Gary Owen

Personal information
- Date of birth: 7 July 1958 (age 68)
- Place of birth: St Helens, England
- Position: Midfielder

Youth career
- 1972–1975: Manchester City

Senior career*
- Years: Team / Apps / (Gls)
- 1975–1979: Manchester City / 103 / (19)
- 1979–1986: West Bromwich Albion / 187 / (11)
- 1986–1987: Panionios / 23 / (5)
- 1987–1988: Sheffield Wednesday / 14 / (0)
- 1988: Hammarby IF / 2 / (0)
- 1988–1989: APOEL / 16 / (4)
- Total:  / 345 / (39)

International career
- 1976: England Youth / 2 / (0)
- 1977–1982: England U21 / 22 / (4)
- 1978: England B / 7 / (0)

= Gary Owen (footballer) =

English footballer (born 1958)

Gary Owen (born 7 July 1958) is an English retired football midfielder. With 22 caps, he is one of the most capped players for England Under-21s, but never made it into the senior team. He was also capped seven times for England B. With the under-21s he won the 1982 UEFA European Under-21 Football Championship, in which he scored two goals in the final against West Germany.

==Professional career==
Owen started his career with Manchester City, with whom he turned professional in 1975 and made his debut aged 17, against Wolverhampton Wanderers in March 1976. After winning the League Cup earlier in the year, in October 1976 Owen scored his first goal, against West Ham United.

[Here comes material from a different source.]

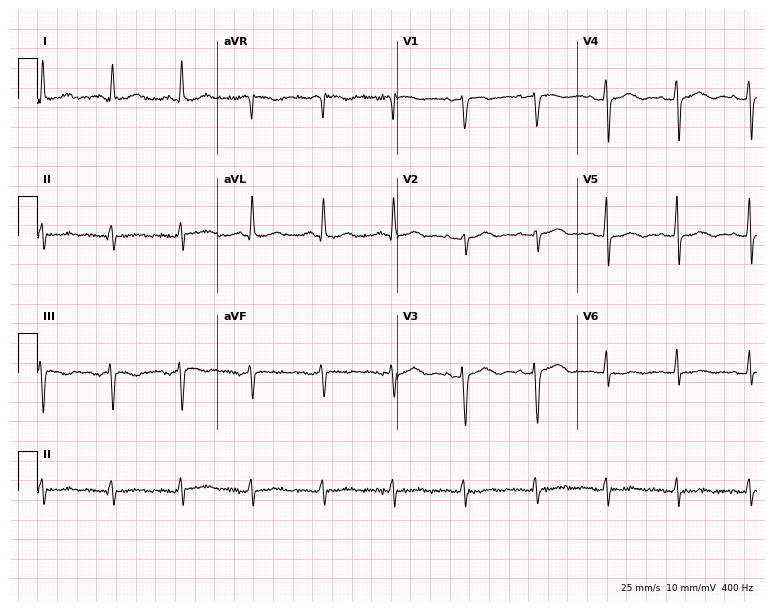
Resting 12-lead electrocardiogram (7.3-second recording at 400 Hz). Patient: a woman, 68 years old. Read as a normal ECG.
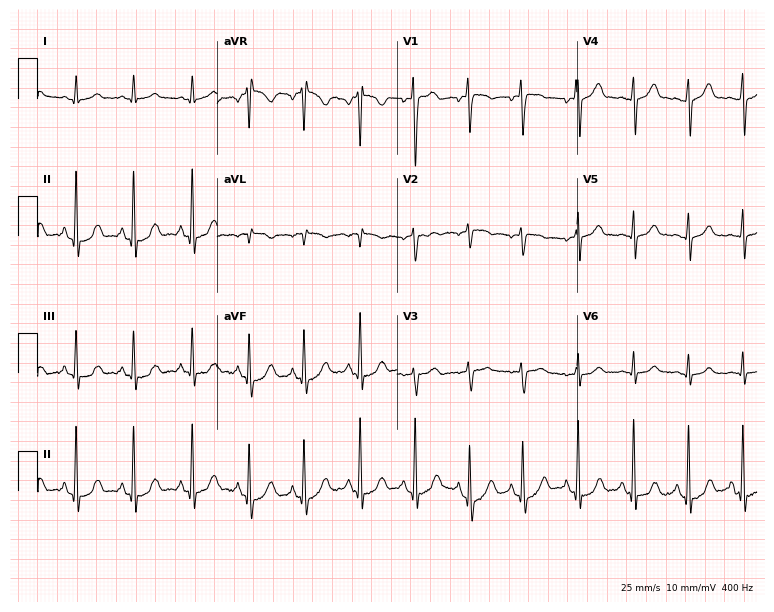
12-lead ECG from a 25-year-old male (7.3-second recording at 400 Hz). Shows sinus tachycardia (a sinus rate of 100 beats per minute or more).

In 1979 Owen was sold, as part of City manager Malcolm Allison's clear-out, to West Bromwich Albion for £450,000, despite being a strong fans' favourite. At Albion, he was a regular, and although a midfielder, was awarded the number 10 shirt usually reserved for a striker, and he was also the club's first choice penalty-taker.

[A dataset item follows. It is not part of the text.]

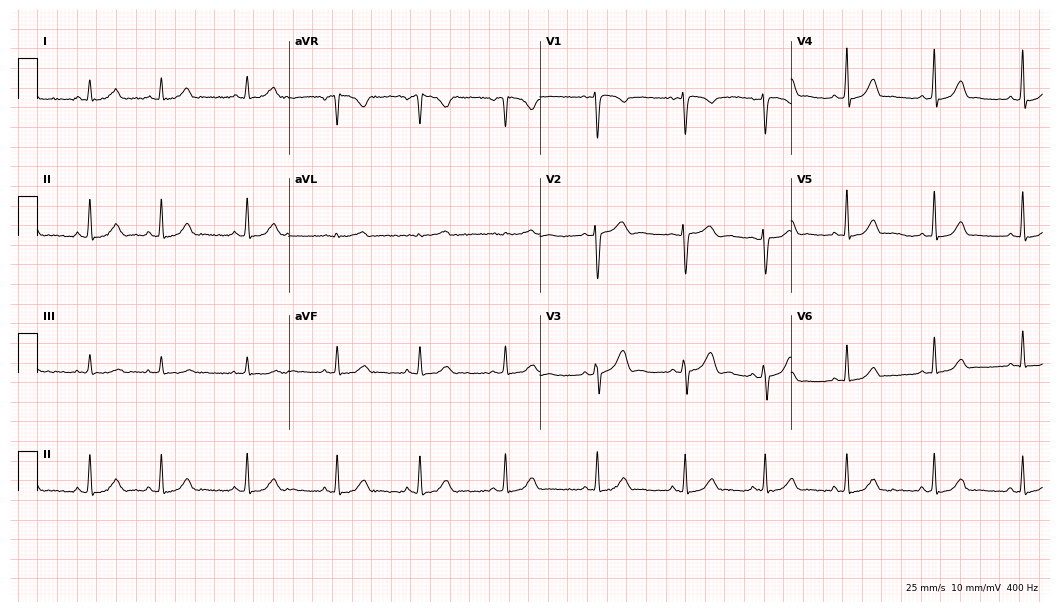
Resting 12-lead electrocardiogram (10.2-second recording at 400 Hz). Patient: a female, 26 years old. Read as a normal ECG.

He suffered two broken ankles and meningitis in the 1984–85 season, and the following year, 1985–86, lost his place in the side due to his injuries. West Bromwich were relegated, and Owen joined Panionios in Greece for 1986–87. For the 1987–88 season he returned to England for a year with Sheffield Wednesday. He ended his career in season 1988–89 with APOEL in Cyprus. Before going to Cyprus, he also played two games for Swedish club Hammarby IF in 1988. It was two away games against Malmö FF and Örgryte IS for a total of 157 minutes.

==Post Playing==
Owen worked as a journalist in Manchester, providing opinion on Manchester City in the Manchester Evening News and on local radio station, Century FM. He also has an art dealership, "Gary Owen Fine Art".